:: GOAL OF THE EXERCISE ::
Your task is to output the listing exactly, leaving every image out.
#### RECORDS FOR PROCESSING
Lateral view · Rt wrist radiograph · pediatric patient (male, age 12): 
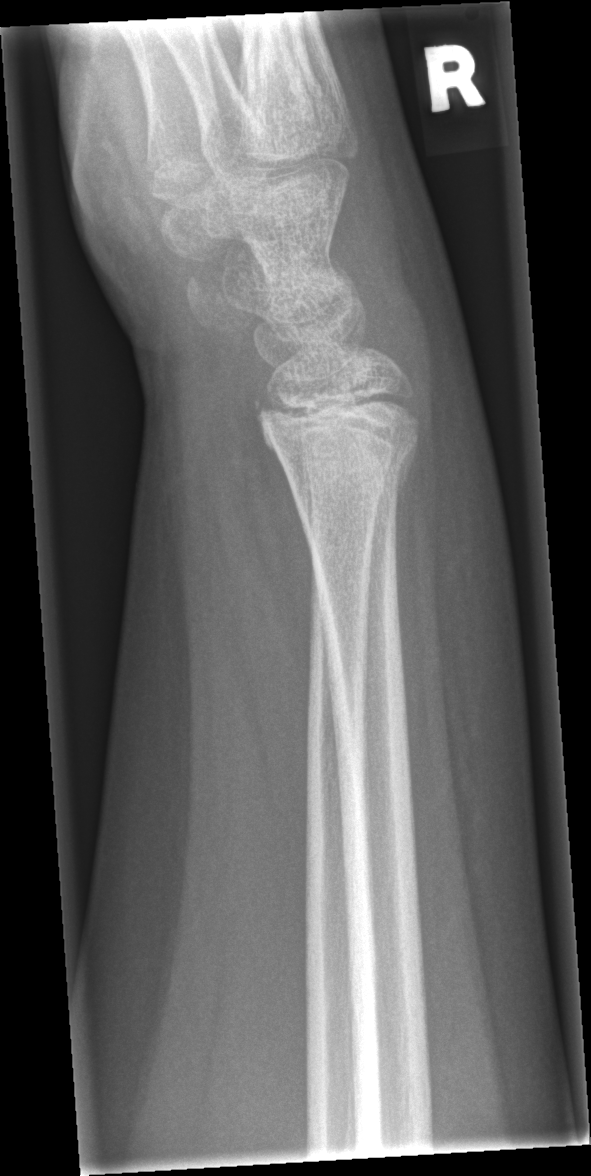
AO classification: 23r-E/2.1; 23u-E/7
Periosteal reaction: 1 @ bbox(392, 437, 420, 557)
Osteopenia: present
Fx: 1 @ bbox(249, 391, 425, 502)
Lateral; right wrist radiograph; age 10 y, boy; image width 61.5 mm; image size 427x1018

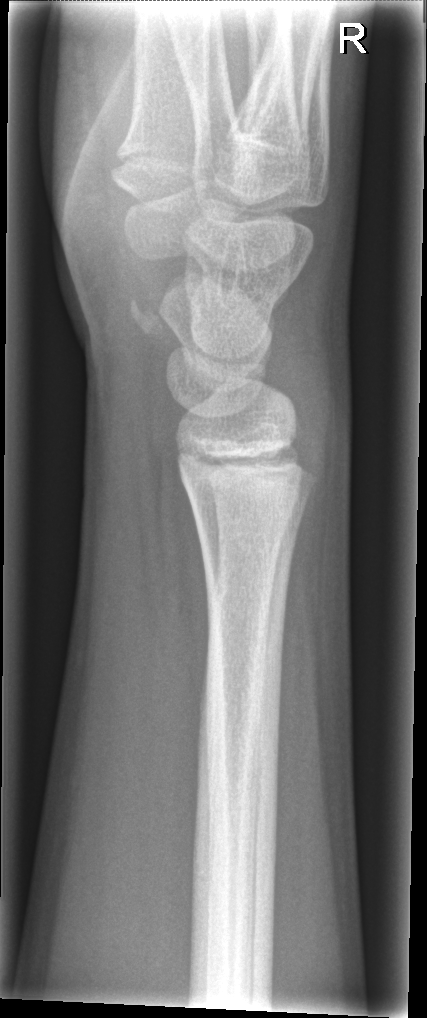

• No fracture labeled.
########
:: RESULT FOR THIS EXERCISE ::
Lateral view · Rt wrist radiograph · pediatric patient (male, age 12): 
AO classification: 23r-E/2.1; 23u-E/7
Periosteal reaction: 1 @ bbox(392, 437, 420, 557)
Osteopenia: present
Fx: 1 @ bbox(249, 391, 425, 502)
Lateral; right wrist radiograph; age 10 y, boy; image width 61.5 mm; image size 427x1018


• No fracture labeled.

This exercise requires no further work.